In the light of what I have experienced in this course I think that online learning has educational values and also problems. Of course ICT is here to stay in the modern world, and even if teachers dislike it they have an obligation to teach their students how to use it properly and wisely. It will be part of their work and leisure.
The values are that the students do enjoy it at times. That it is immediate, can be used to foster collaboration as in my Year 7 and Year 9 blogs where the students can have discussions with each other whenever is convenient. The technology support teacher at school has set up my year 9 blog so that it looks extremely beautiful and is easy for me and the students to use - it will email me when there is a posting and it will be easy for me to email the students. I have been able to post games, music, pictures, film and also set up discussion exercises. Some of these seem to be attracting the students' attention
I have yet to see whether this is really helpful to deeper learning on the part of the students. In my experience, with the sort of skills and insight that English aims to teach, the class discussion, group work with butchers' paper and the use of film in the class room are the technologies where I have the most satisfying and deep lessons.

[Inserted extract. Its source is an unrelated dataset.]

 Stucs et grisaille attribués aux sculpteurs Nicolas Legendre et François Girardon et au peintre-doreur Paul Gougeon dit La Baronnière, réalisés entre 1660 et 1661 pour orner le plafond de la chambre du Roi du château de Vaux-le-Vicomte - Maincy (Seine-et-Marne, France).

However, I have enjoyed the technology and it makes it easy to present things beautifully.
My main concerns are the amount of time it takes and how difficult it is to get something right initially. Just to take one example - arriving late today (of course this was my fault trying to do one more thing on a busy day) i had to try four computers before one worked (this is very often the case when we use laptops in the class room) - so there are inevitable frustrations. Then I thought I had practised redoing all the necessary parts of a Blog over the weekend, but had not run through uploading Inspiration, so although I could do the Inspiration mind map I couldn't unload it.

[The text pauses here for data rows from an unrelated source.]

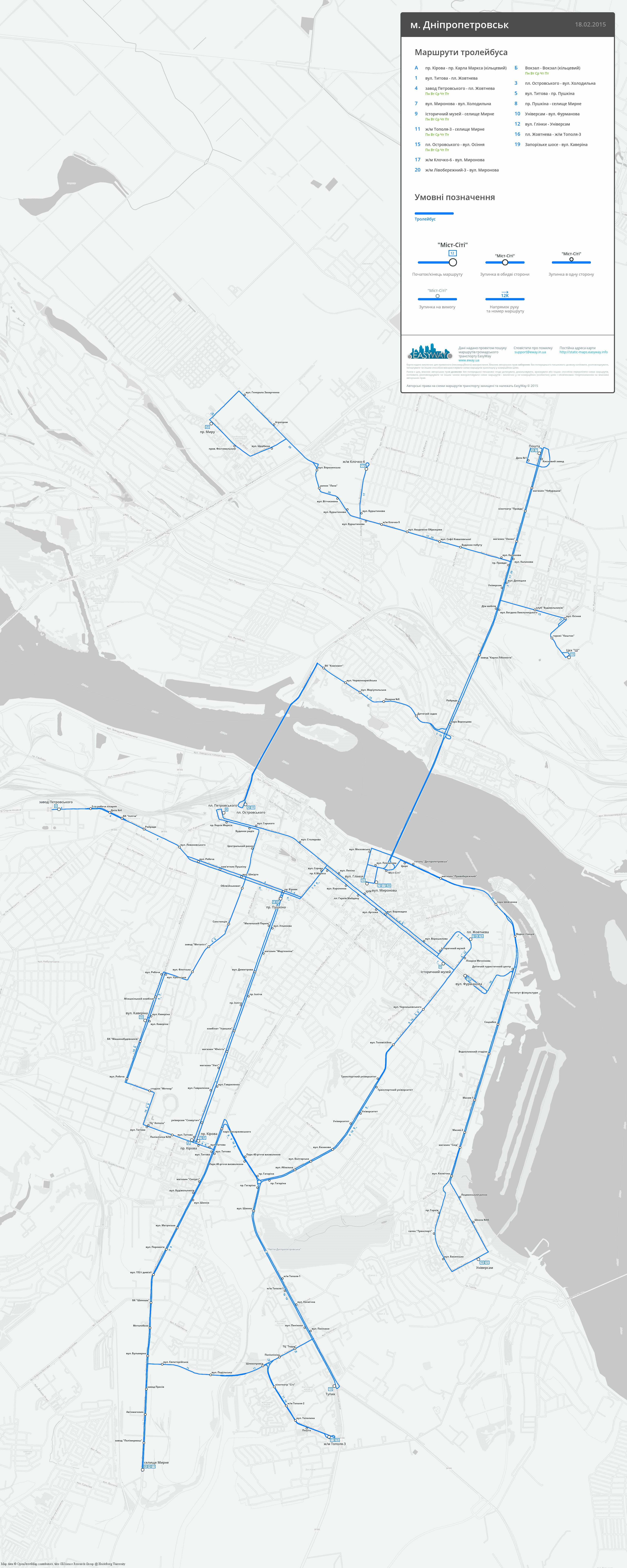 Схема тролейбусних маршрутів у місті Дніпропетровськ
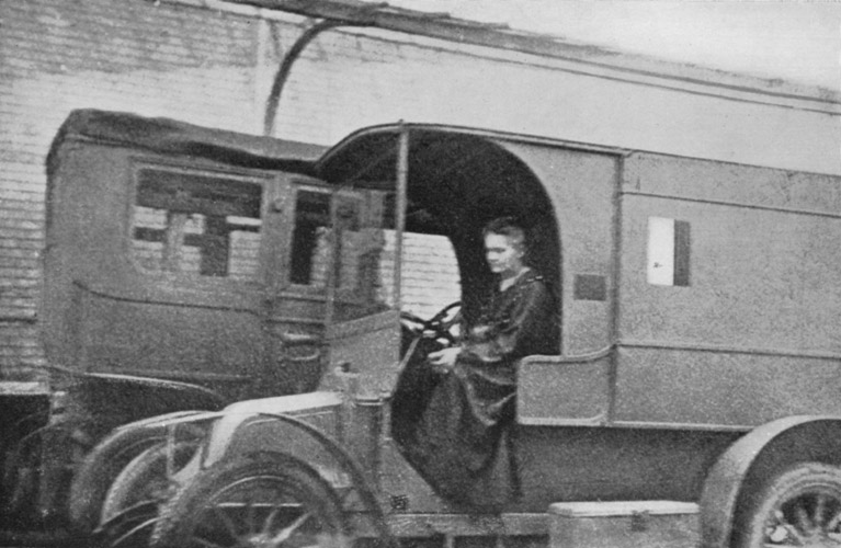 Marie Curie - Mobile Military Hospital X-Ray-Unit
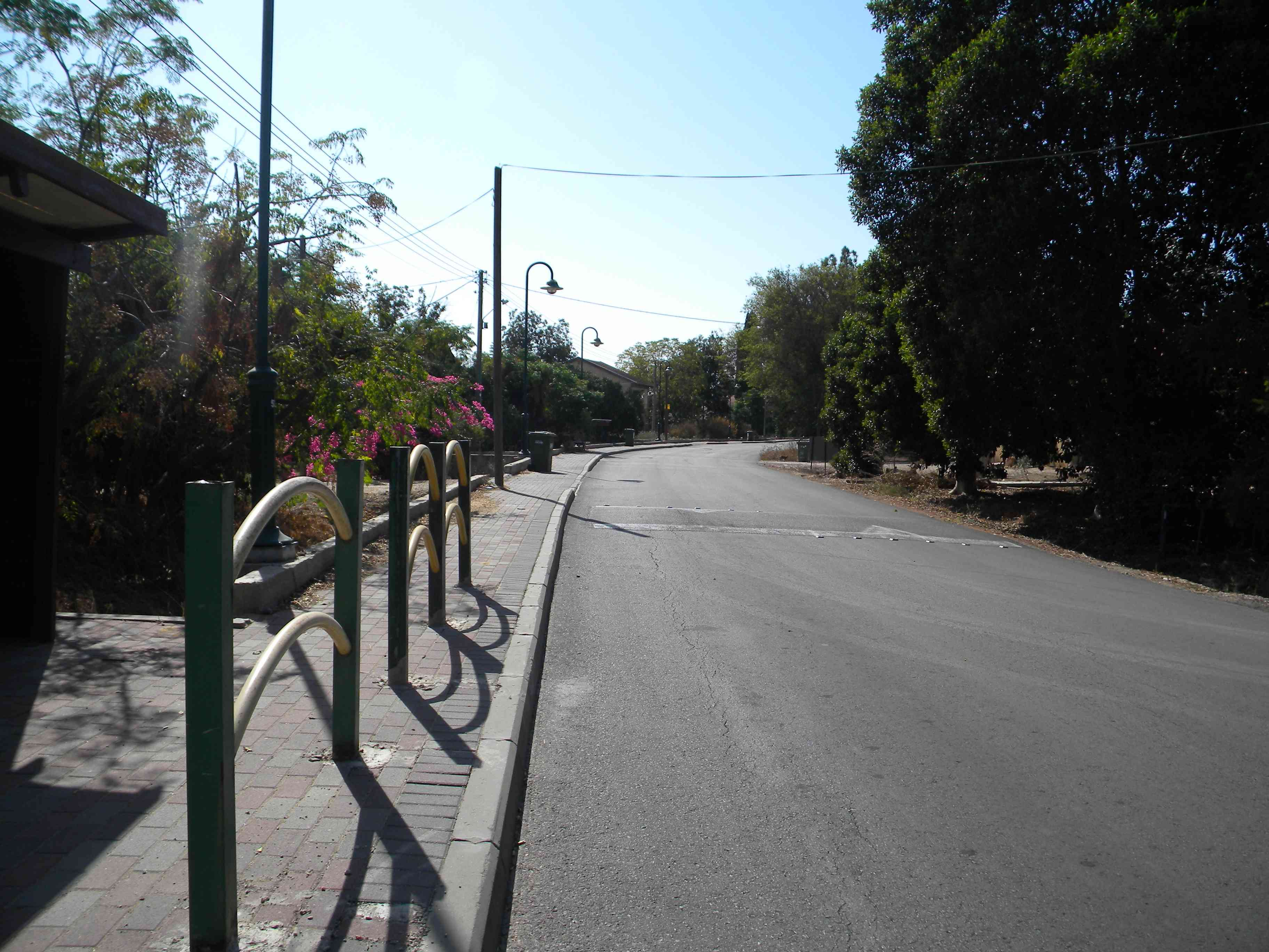 רחוב במישר

Moreover I find that when using technology it has a seductive quality. I can spend hours making it look pretty and finding the perfect picture (almost always art) on Google Images - but then I may not have sufficient time to develop the content. It is also extremely easy to cut and past - so one may just fall into the temptation of grabbing something that looks suitable and pasting it in without really considering if it is the best. I am afrai, working at the pace I do, I often grab a poem from the internet without checking whether the text matches a good edition of the poem. We live at such a pace it is hard to do everything well and I think the pressure of technology only increases the pace.
And then of course there is the damage to the body. I know that Iwill be a complete physical wreck tomorrow - back, eyes, hips, hands, shoulders all aching from overuse of the computer pounding away solidly for two hours. Studies show that there are physical changes in peoples hands and eyes as a result of using mobile phones and computer screens. Obesity is another issue.
A worse one in schools, and one particularly facilitated by ICT is plagiarism - barely an issue when I was an undergraduate - something I had not even really heard of - but now something that happens all the time - and sometimes you just have to Google a key word to find the source. But sometimes students get away with it. It is so easy.
Yesterday a dear friend and I who are working on a book together started to get a roll with our writing. We went to the cafe intending to get a takeaway coffee and return to work. But instead (partly because of my hatred of disposable cups) we went in and sat in a booth talking and writing with a pen on paper for at least an hour. And about half way though I wrote on the paper that we would not have achieved so much if we had taken the coffee home and started using the computers - the worst danger for me with computers is that they encourage non-sequential thinking - a sort of cherry picking where you browse and pluck bits and pieces from here and there. Computers and ICT are useful tools, adding immediacy and variety to learning, but I am far from convinced that they really encourage deeper thinking than the old technologies.